La symphonie Youtube
Deux heures et demi de frissons musicaux : ce fut l’avènement de la symphonie Youtube le 15 avril 2009 au Carnegie Hall de New York. Le projet fut organisé par Michael Tilson Thomas, ce chef d’orchestre qui se consacre à offrir la musique classique à un plus large public, et parrainé par le compositeur chinois Tan Dun (notamment compositeur pour le film Tigre et Dragon).
Leur pari d’un orchestre créé en ligne grâce à 3000 auditions, effectuées dans 70 pays, s’est révélé une réussite. 96 musiciens avaient été sélectionnés parmi différentes nationalités. Peu d’entre eux vivaient de leur musique et avaient jamais espéré jouer dans ce lieu prestigieux. Le foyer d’un orchestre prenait pour un soir les dimensions de la planète.
Contrairement à toute habitude, les applaudissements explosent entre chaque morceaux, tandis que des compositions de différentes parties du monde, de différents siècles sont jouées dans un ordre défiant toute chronologie. Chaque fois, l’image des continents est projetée sur le plafond en fonction de l’origine des compositeurs, ainsi que des vidéos présentant les musiciens sélectionnés.

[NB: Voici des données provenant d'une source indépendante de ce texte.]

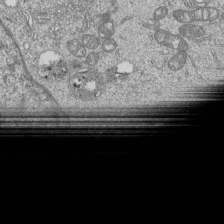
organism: Human
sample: MDA-MB-231 cells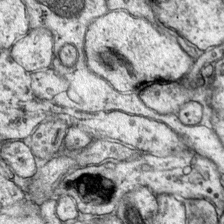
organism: Mouse
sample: Primary visual cortex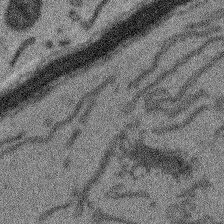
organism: Arabidopsis thaliana
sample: Root tip

Soudain le chef d’orchestre Michael Tilson Thomas se retourne face au public ; les trompettistes jouent Giovanni Gabrieli, compositeur du XVIe siècle italien, depuis les loges côté cour et côté jardin, distributant les sons dans l’air. Les gestes de Michael Tilson Thomas deviennent de grands mouvements d’offrande.
En vidéo, des visages de femmes se fondent par morphing les uns dans les autres dans de savants mouvements de haut en bas et de droite à gauche tandis que le jeune Joshua Roman interpéte seul la Sarabande de la suite numéro 1 en G majeur de Bach au violoncelle : http://www.youtube.com/watch?v=nUDIoN-_Hxs
Bonheur crescendo dont La symphonie internet numéro 1 de Tan Dun, qui est le symbole de ce projet : http://www.youtube.com/watch?v=Tqiro1kdRlw. Intitulée Eroica, Tan Dun déclare l’avoir composée pour les héros et surtout le héros au fond de chacun de nous. Mêlant enjoliveurs de voiture et orchestration classique, Tan Dun en une symphonie cherche à remythifier l’homme et le monde.
Un autre moment d’intensité nous est offert par la pianiste Yuja Wang qui interprète le Scherzo du concerto numéro 2 en G mineur, op.16 de Prokofiev dans une exécution aussi précise, qu’affolante et audacieuse. Un clavier virtuel serpente à toute allure sur les murs. Elle ajoute pour le plaisir du public "Le vol du bourdon" de Rimsky Korsakov.
Puis juxtaposition insolite d’un Debussy, extrait des Nocturnes, interprété avec délicatesse sur un sol de nuages mouvants, et d’une Aria avec Renga de John Cage. Celle-ci se fonde sur des improvisations de l’orchestre, accompagnées par la soprano Measha Brueggergosman dans une pluie de sons et de langues différentes, et un saisissement de tous les sens.
Le public applaudit, debout. Cette expérience d’une musique globale a gagné un public large, de tous âges, attiré par l’inédit et aussi le prix des places très démocratique... Loin d’être un simple un enjeu commercial, la passion de tous les artistes présents était palpable dans la salle. L’orchestre symphonique Youtube a fait surgir sous un jour renouvelé Brahms, Rachmaninoff, Wagner, Mozart, à travers le contexte de notre vie présente, et découvrir des compositeurs innovants comme le san franciscain Mason Bates qui réalise une performance électronique au clavier de son ordinateur ou l’étonnant Heitor Villa-Lobos aux couleurs de musique brésilienne. Le chef de l’orchestre symphonique de san Francisco Edwin Outwater vint conduire également plusieurs morceaux dans la soirée. Lui-même soutient de jeunes compositeurs talentueux comme cet autre san franciscain Nathaniel Stookey.
On peut bien sûr s’interroger sur la sélection des musiciens en ligne ou arguer qu’un orchestre a besoin de jouer ensemble de longues années pour qu’une harmonie supérieure se crée. Néanmoins, cet orchestre a su servir la Musique classique et la faire résonner en nous, dans toutes les dimensions de notre vie. Et elle peut se revivre aussitôt en ligne sur Youtube :
http://www.youtube.com/watch?v=ueJcRmfweSM (Acte I)
et http://www.youtube.com/watch?v=6cS653udPCM&feature=channel (Acte II).
Alors toutes les connexions intimes et internet se rejoignent.